One way Socrates changed people’s minds was to show a person that two of their beliefs contradict. He would tease out these contradictions by asking a sequence of questions, and once the contradiction became apparent the other person would usually abandon or refine one of the beliefs. Anyone who has applied this method knows it doesn’t always end that way. Sometimes, especially when talking about religion or metaphysics, the other person maintains that both contradictory beliefs are true: “I know these two beliefs seem contradictory, but our minds are limited and somehow the two beliefs are both true.” I call this a mystical argument, since the person is arguing that there is a mystery that’s beyond the ability of reason to grasp.
Consider an example: Many people believe God knows everything and that people have free will. These two beliefs seem contradictory. If God knows someone will murder their father and marry their mother, then how could that person not murder their father and marry their mother? This paradox has been discussed since before Jesus was born. Some Christians argue that God experiences time differently than us and because of this he can know everything while we still have free will.

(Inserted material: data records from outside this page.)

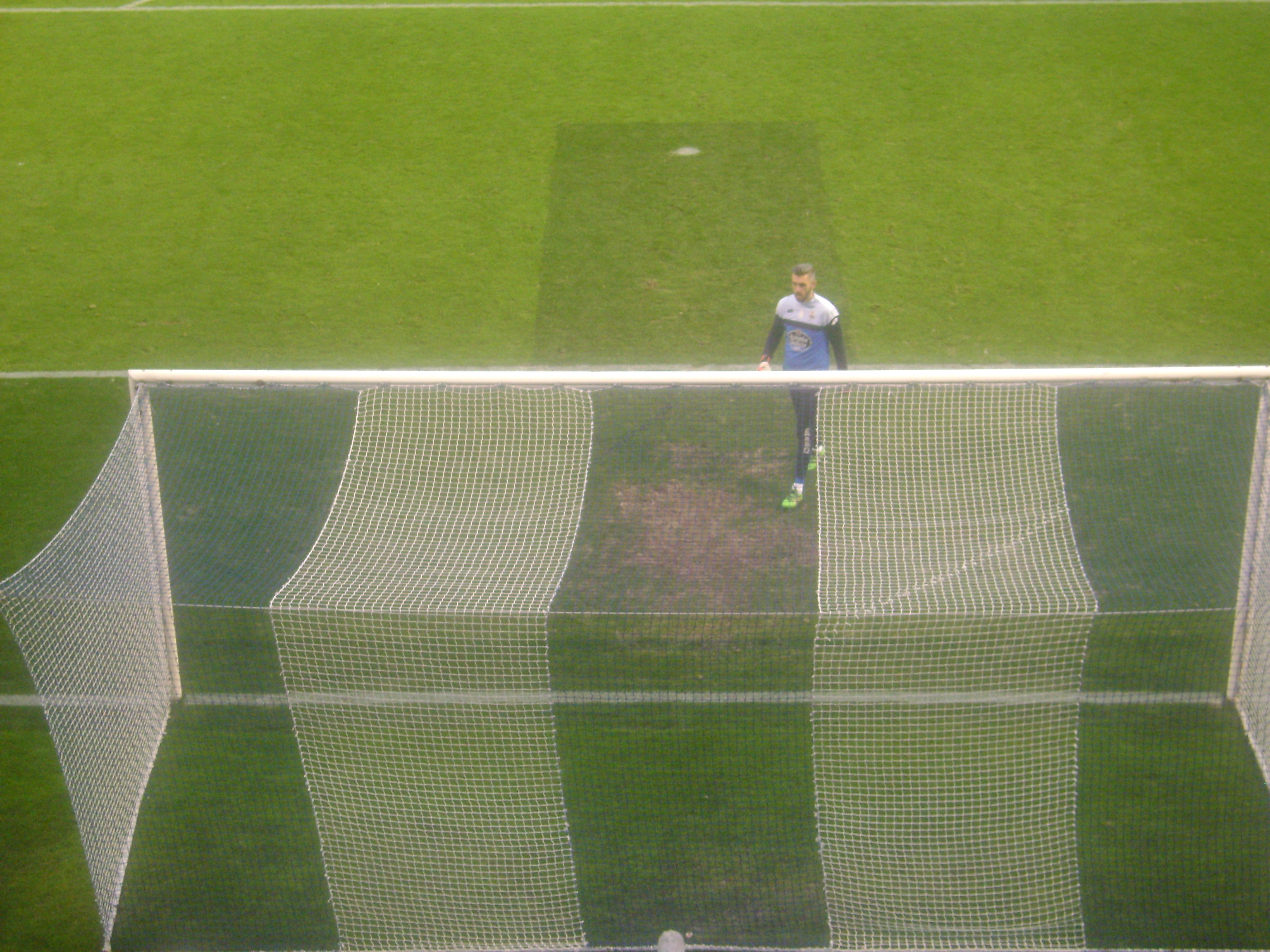 Pletikosa.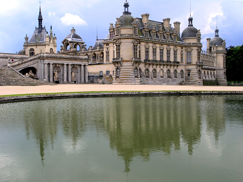 Chateau de Chantilly à 40 km au nord de Paris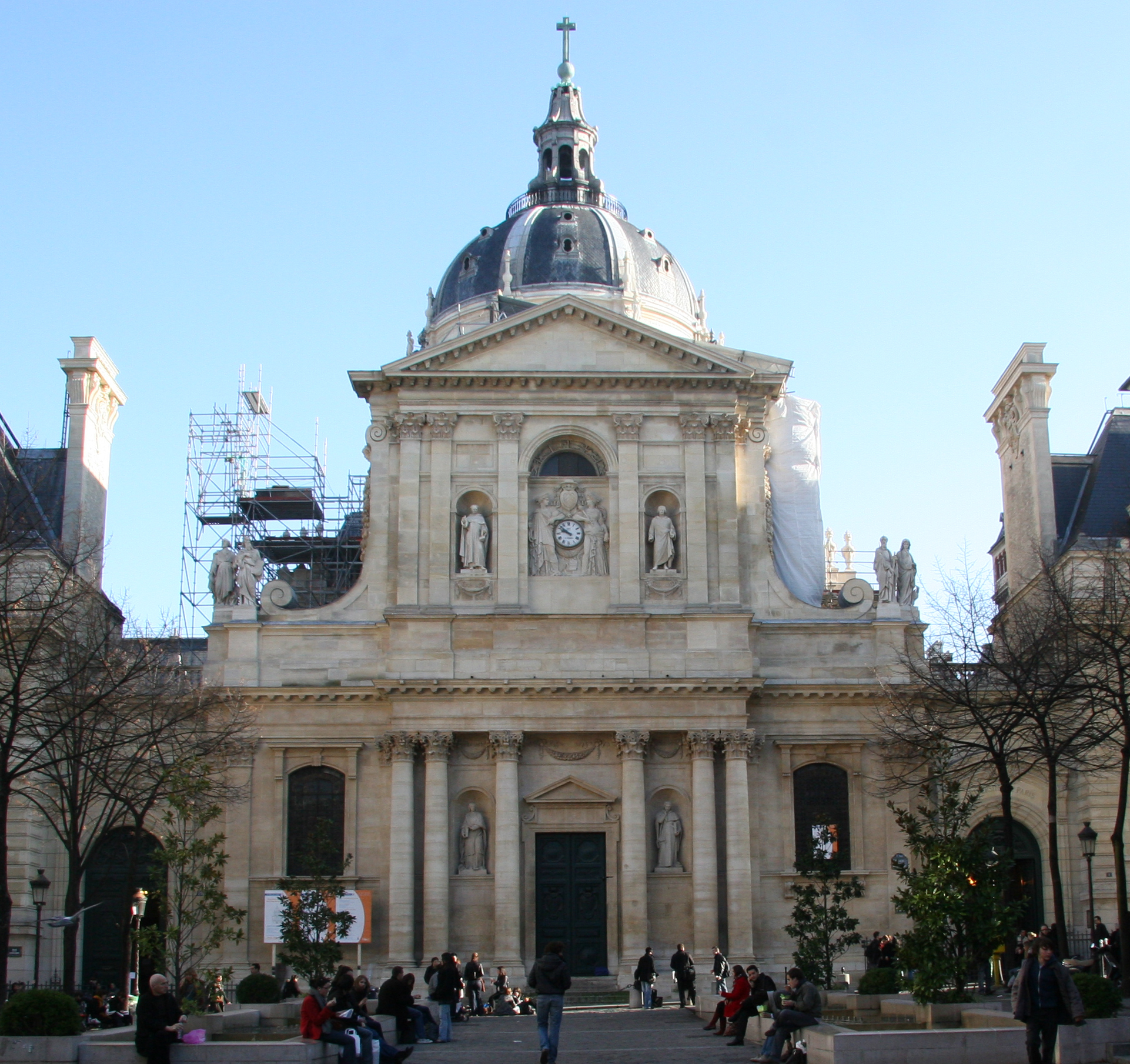 Chapelle Sainte-Ursule de la Sorbonne, Paris.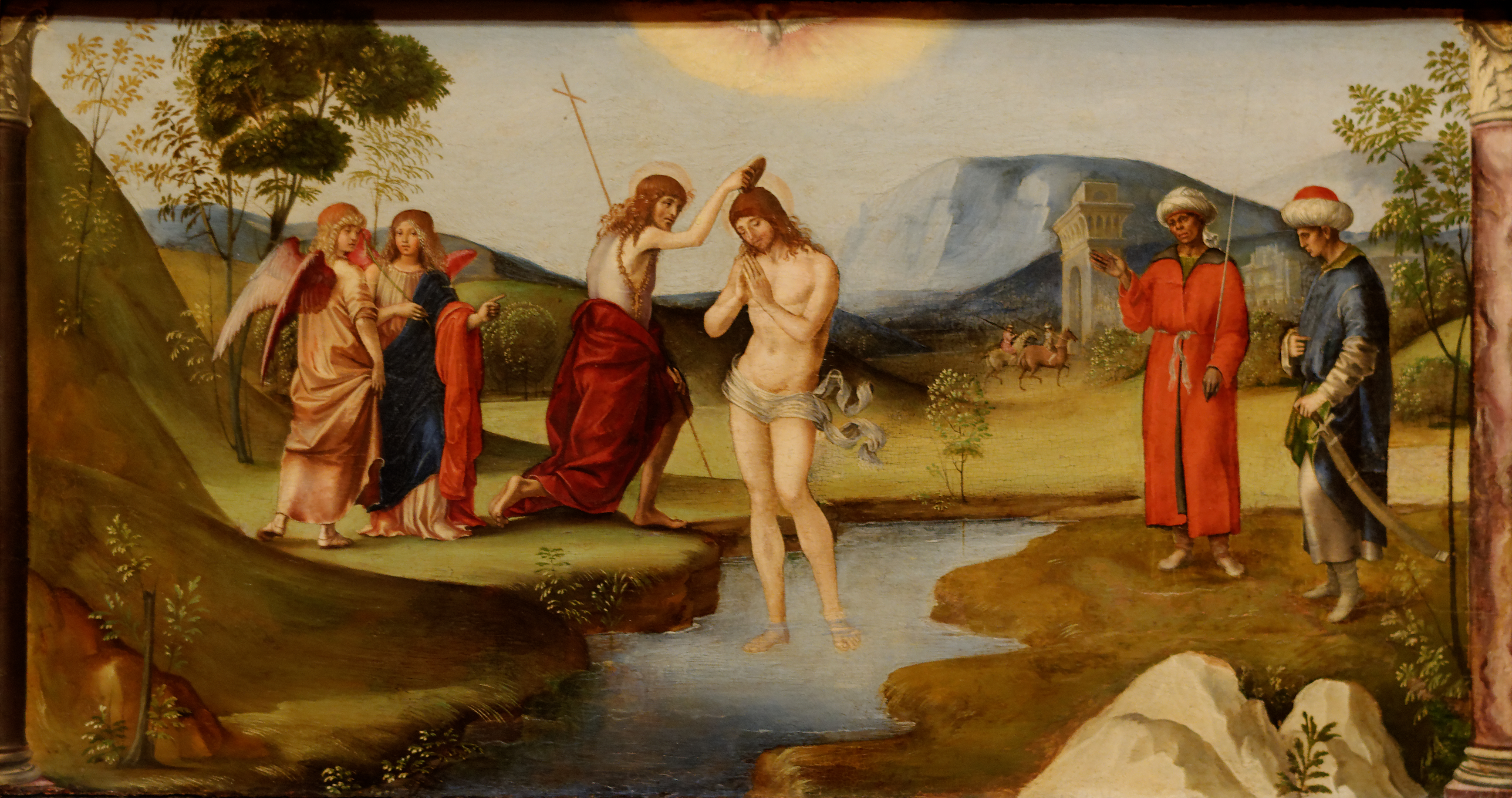 Le baptême du Christ, Francesco Francia, Bologne 1490. Huile sur bois exposée au musée Calouste Gulbenkian, Lisbonne. Inv 2358.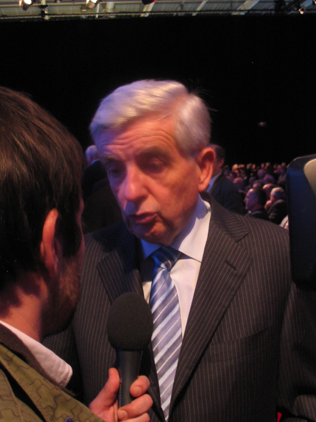 Jean-Pierre Chevènement au Congrès des Maires (novembre 2006). Je suis l'auteur de la photo.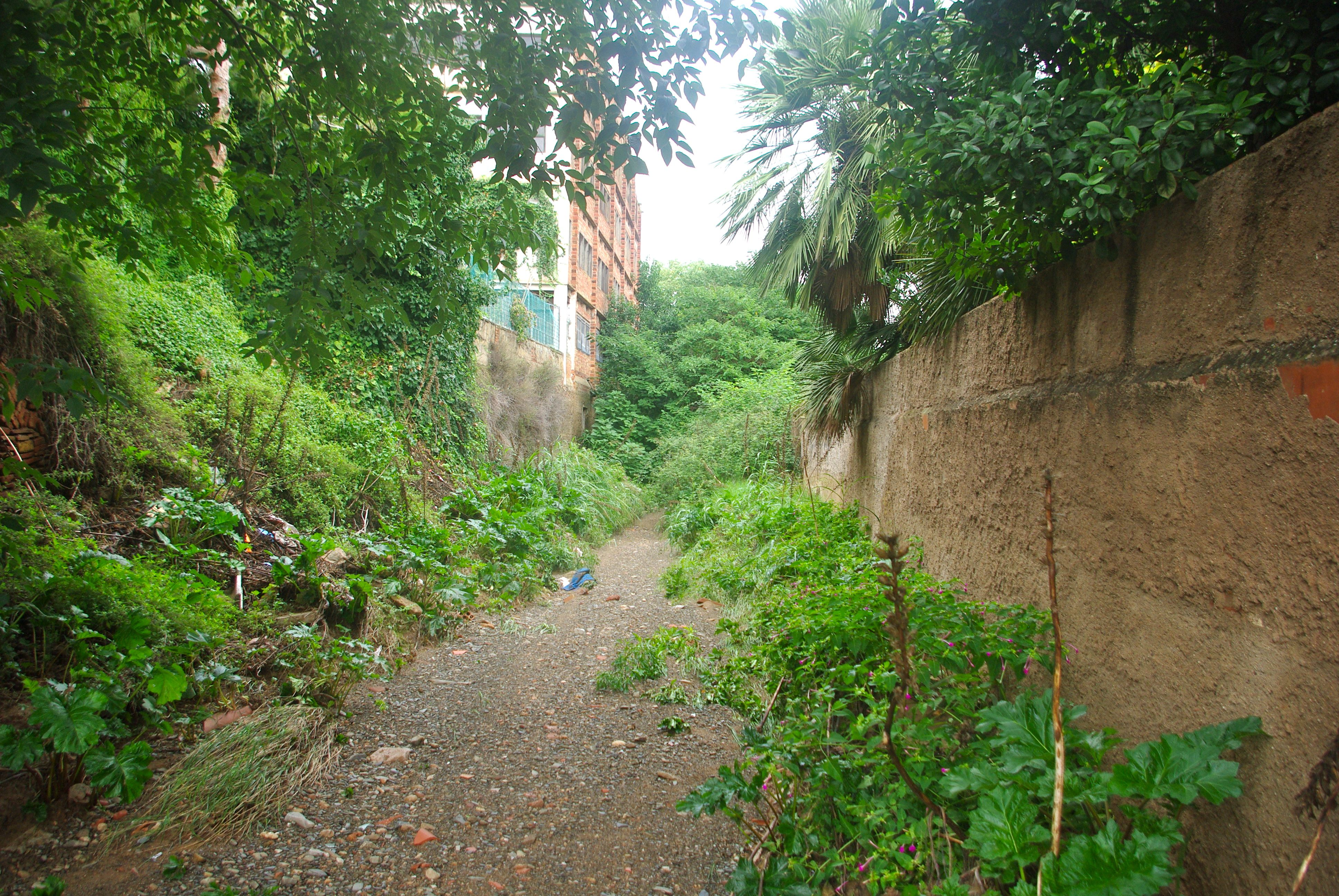 El barranc dels Gossos vora els Xalets Quintana, al terme de Reus

Mystics and rationalists don’t usually get along. When someone uses a mystical argument, Socrates makes fun of them and walks away. But the mystic might be right. Our minds are limited. It seems unreasonable to think we can grasp all truths.
Mystical arguments can justify any heresy or cult, so how do we evaluate when to accept them?
Usually, if a belief implies to two contradictory beliefs, that belief is false. This is why the more mystical arguments are needed to make a religious text consistent, the more an agnostic will think that religious text was made up by illogical people.